Buttons840 2 hours ago | parent [-]

A normal distribution.

abetusk 2 hours ago | parent [-]

Levy stable [0].

If I had made the extra condition that the random variables had finite variance, you'd be correct. Without the finite variance condition, the distribution is Levy stable.

Levy stable distributions can have finite mean but infinite variance. They can also have infinite mean and infinite variance. Only in the finite mean and finite variance case does it imply a Gaussian.

Levy stable distributions are also called "fat-tailed", "heavy-tailed" or "power law" distributions. In some sense, Levy stable distributions are more normal than the normal distribution. It might be tempting to dismiss the infinite variance condition but, practically, this just means you get larger and larger numbers as you draw from the distribution.
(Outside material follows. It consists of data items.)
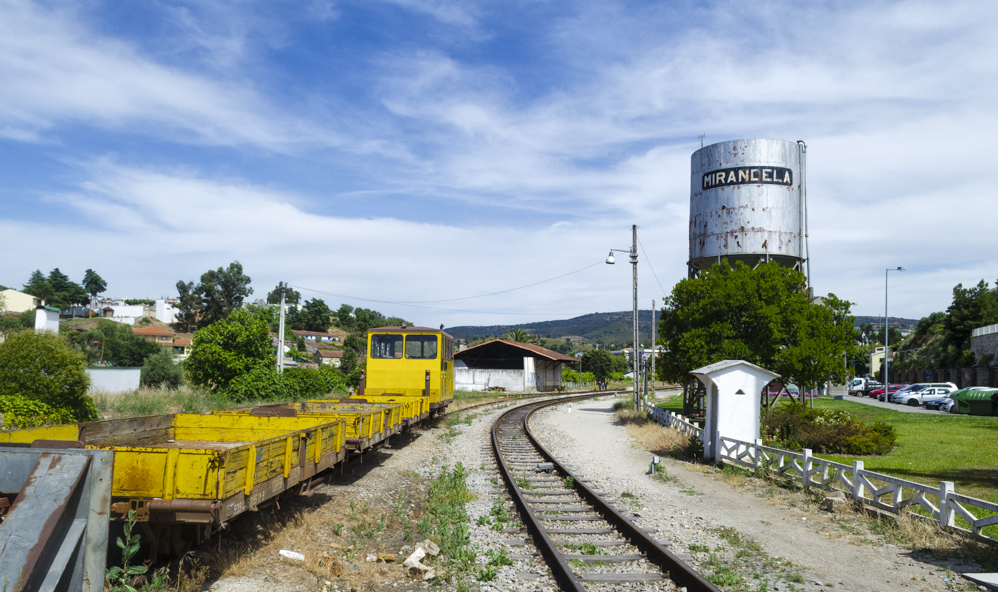 mirandela
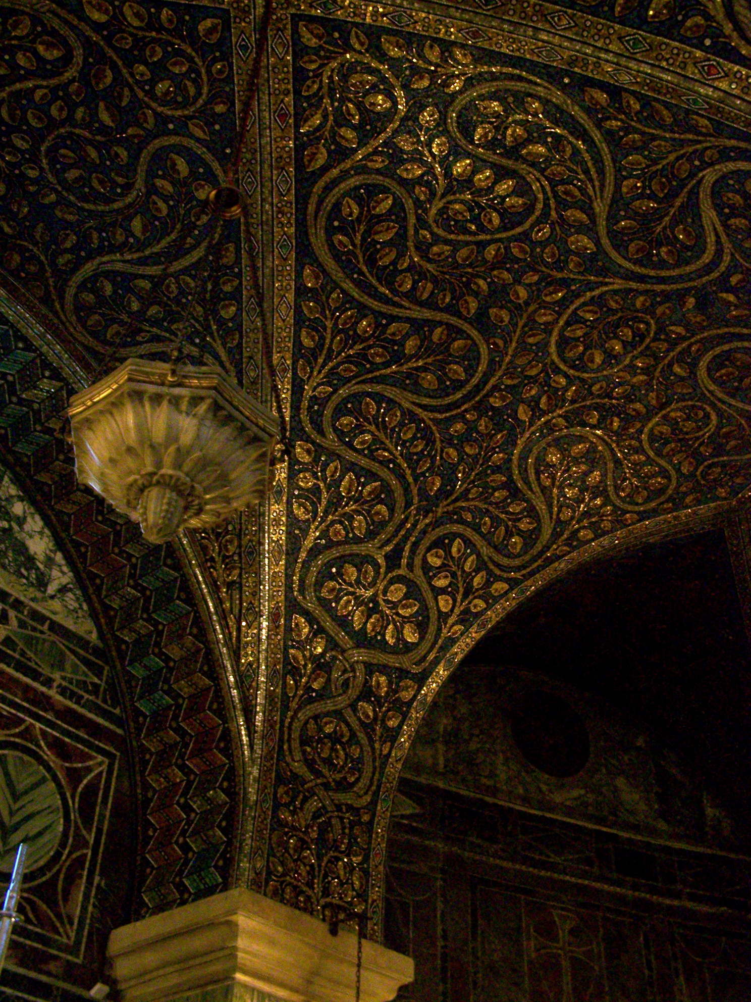 Catedral de Aachen. Abóbadas da passagem que circunda o octógono central.
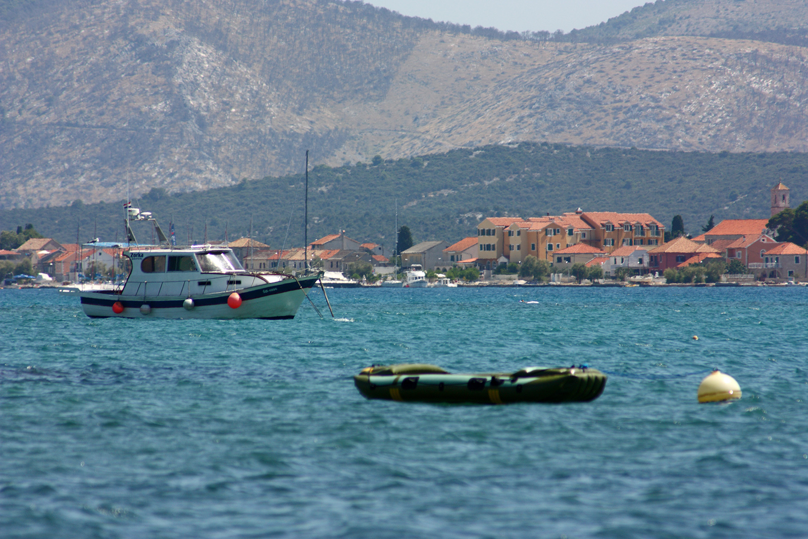 Brodarica
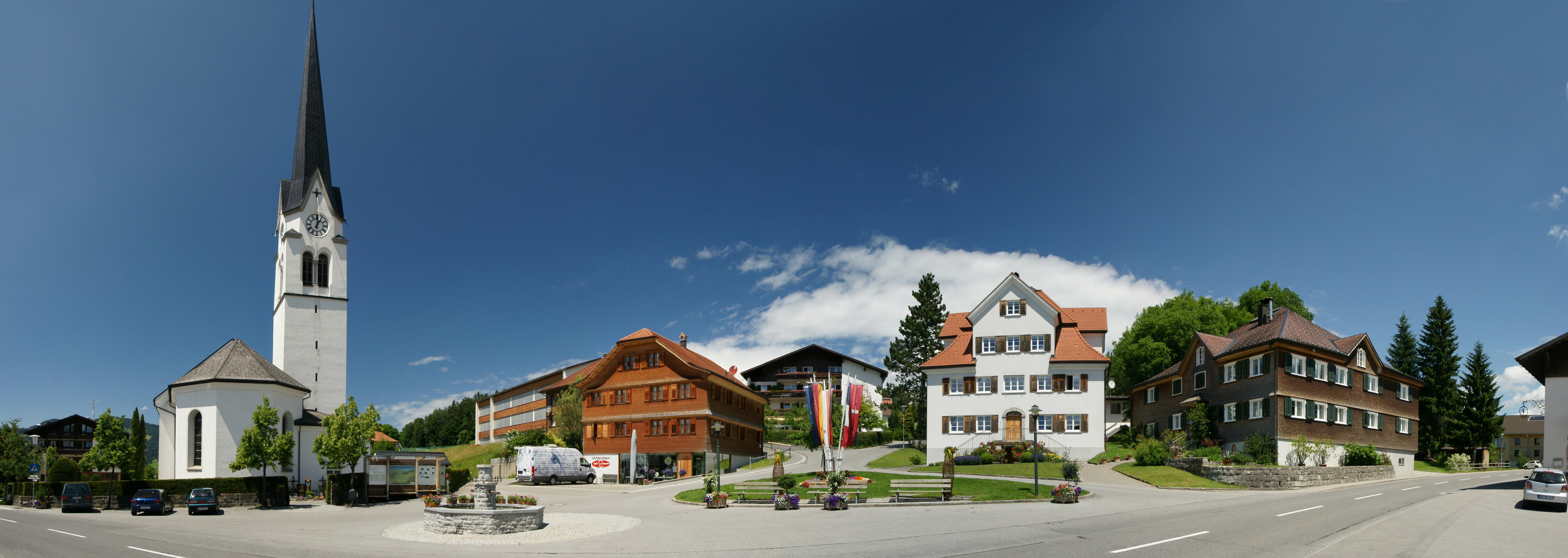 Panoramabild im Zentrum von Lingenau im Bregenzerwald.
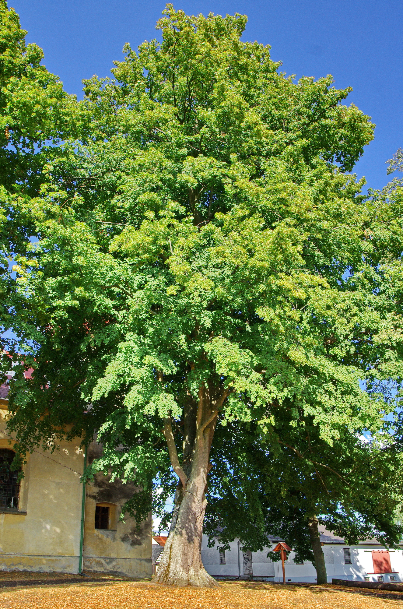 Památný strom Lípa u kostela v Trstěnicích, Trstěnice, okres Cheb
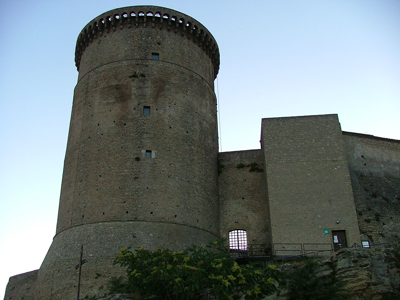 Torre normanna con visuale sulla torre quadrangolare del castello. Rocco Stasi, fatta da me, sono l'autore GFDL, sono l'autore
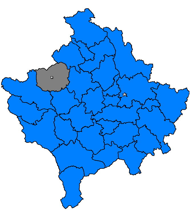 Istog, Kosovë 2006
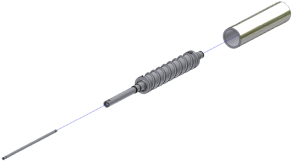 Dartellung einer Heiz- und Kühlwalze
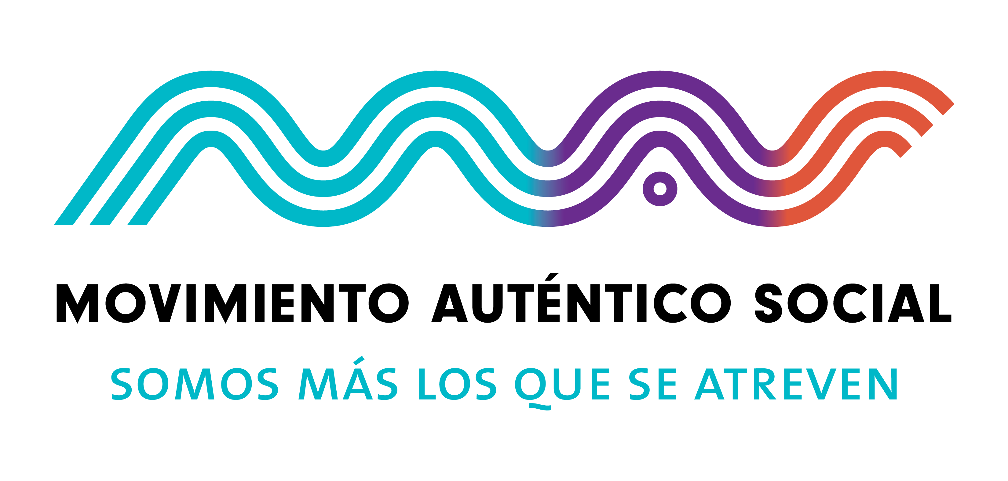 Logotipo Oficial del Movimiento Auténtico Social MAS
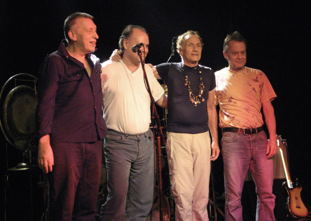 German band Guru Guru, live at Karlstorbahnhof in Heidelberg/Germany, September 27, 2007. Left to right: Hans Reffert, Peter Kühmstedt, Mani Neumeier, Roland Schaeffer Other pictures from the same concert: Image:Guru_Guru_2007-09-27_Live.jpg, Image:Mani_Neumeier_2007-09-27.jpg
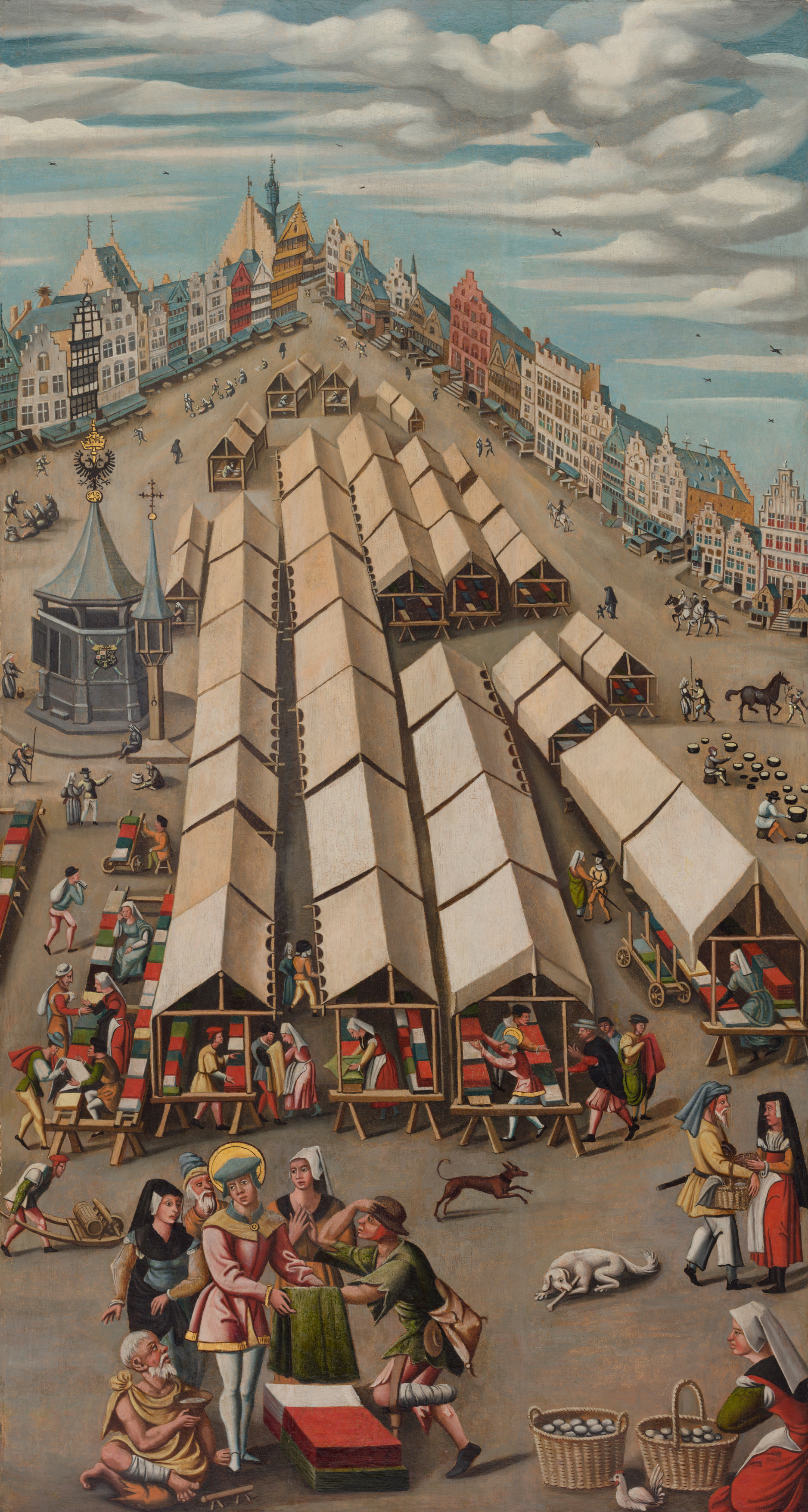 De Markt te 's-Hertogenbosch gezien vanaf de Korte Kerkstraat naar de Hoge Steenweg. Op de voorgrond Sint-Franciscus, de patroonheilige van het gewandsnijders- en droogscheerdersgilde, die stoffen uitdeelt aan de armen.
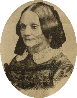 Marie-Julienne-Elisa Grimailh, devenue après son mariage Élisa Lemonnier (née le 24 mars 1805 à Sorèze et morte le 5 juin 1865 (à 60 ans) à Paris) est une éducatrice française, considérée comme la fondatrice de l’enseignement professionnel pour les femmes.
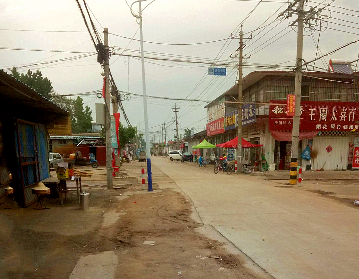 中文（中国大陆）: 彭集镇王圈村
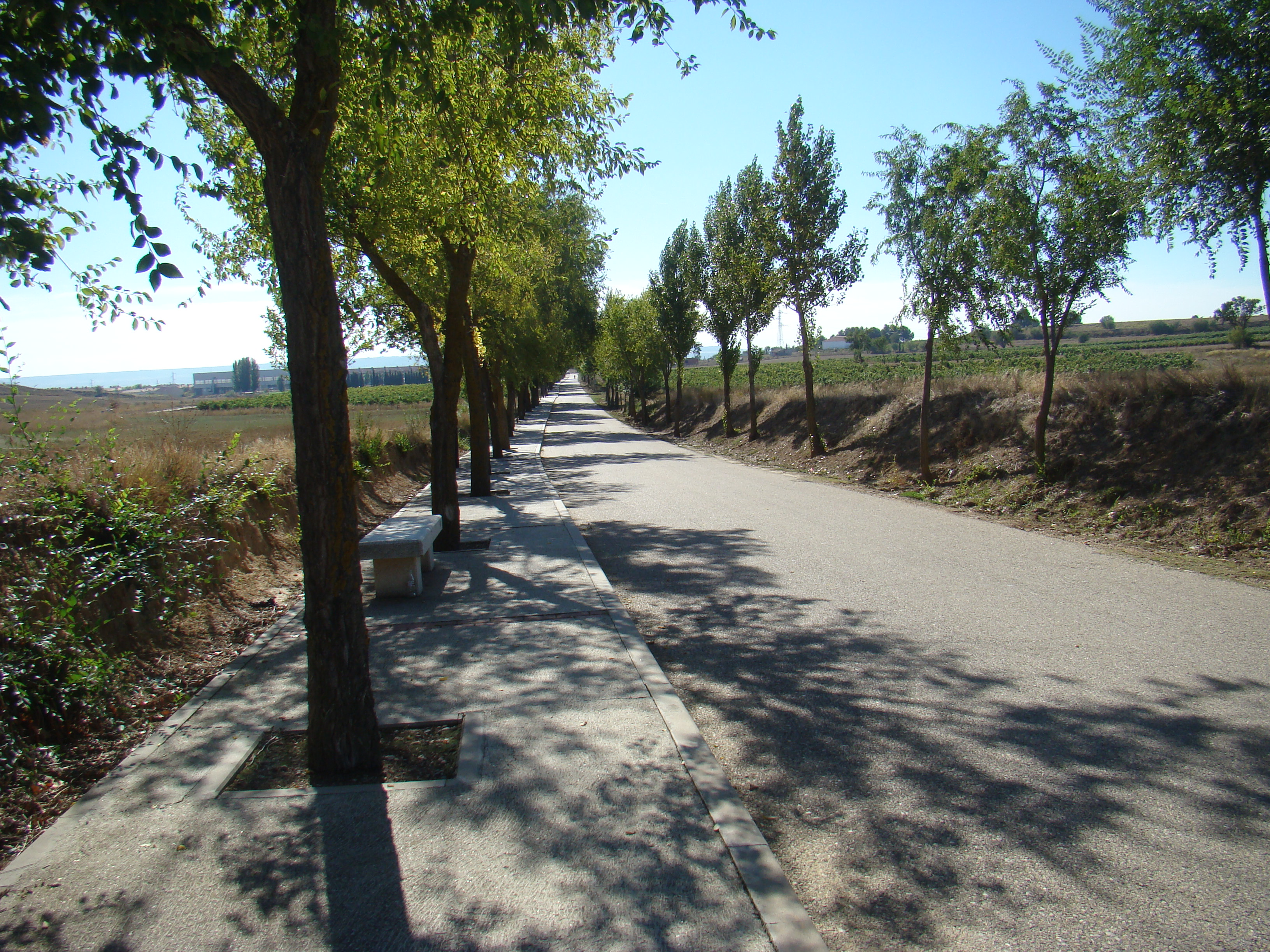 Ermita de Nuestra Señora de Viloria, a un km y medio de Cigales (Valladolid, España). Camino de llegada llamado Camino de los Mártires.
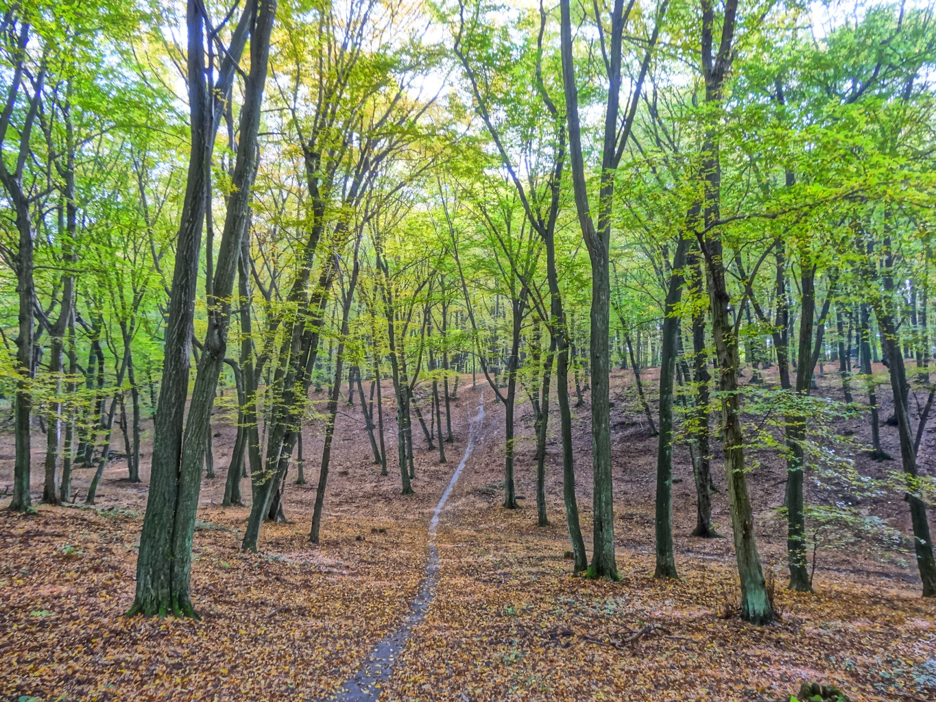 Las Rynkowski na terenie Leśnego Parku Kultury i Wypoczynku "Myślęcinek" w Bydgoszczy

This was one of Mandelbrot's main positions, that power laws were much more common than previously thought and should be adopted much more readily.

As an aside, if you do ever get asked this in an interview, don't expect to get the job if you answer correctly.

[0] https://en.wikipedia.org/wiki/L%C3%A9vy_distribution

hilliardfarmer 4 hours ago | parent | prev [-]

A lot of times I can't tell if I'm the idiot or if everyone else is. Says that this isn't an interesting question at all and the article was horrible. I studied data science for a few years but I'm no expert, but it seems pretty obvious to me that if you make a series of 50/50 choices randomly, that's the shape you end up with and there's really nothing more interesting about it than that.

smcin 2 hours ago | parent | next [-]

Sampling 50/50 choices would be a binary distribution that (very crudely) approximates a normal distribution.

But the counterintuitive thing about the CLT is that it applies to distributions that are not normal.

alanbernstein 2 hours ago | parent | prev [-]

I don't think "obvious" is the right word here. It makes perfect sense when you understand it, but it's not a conclusion that most people could come to immediately without detailed, assisted study.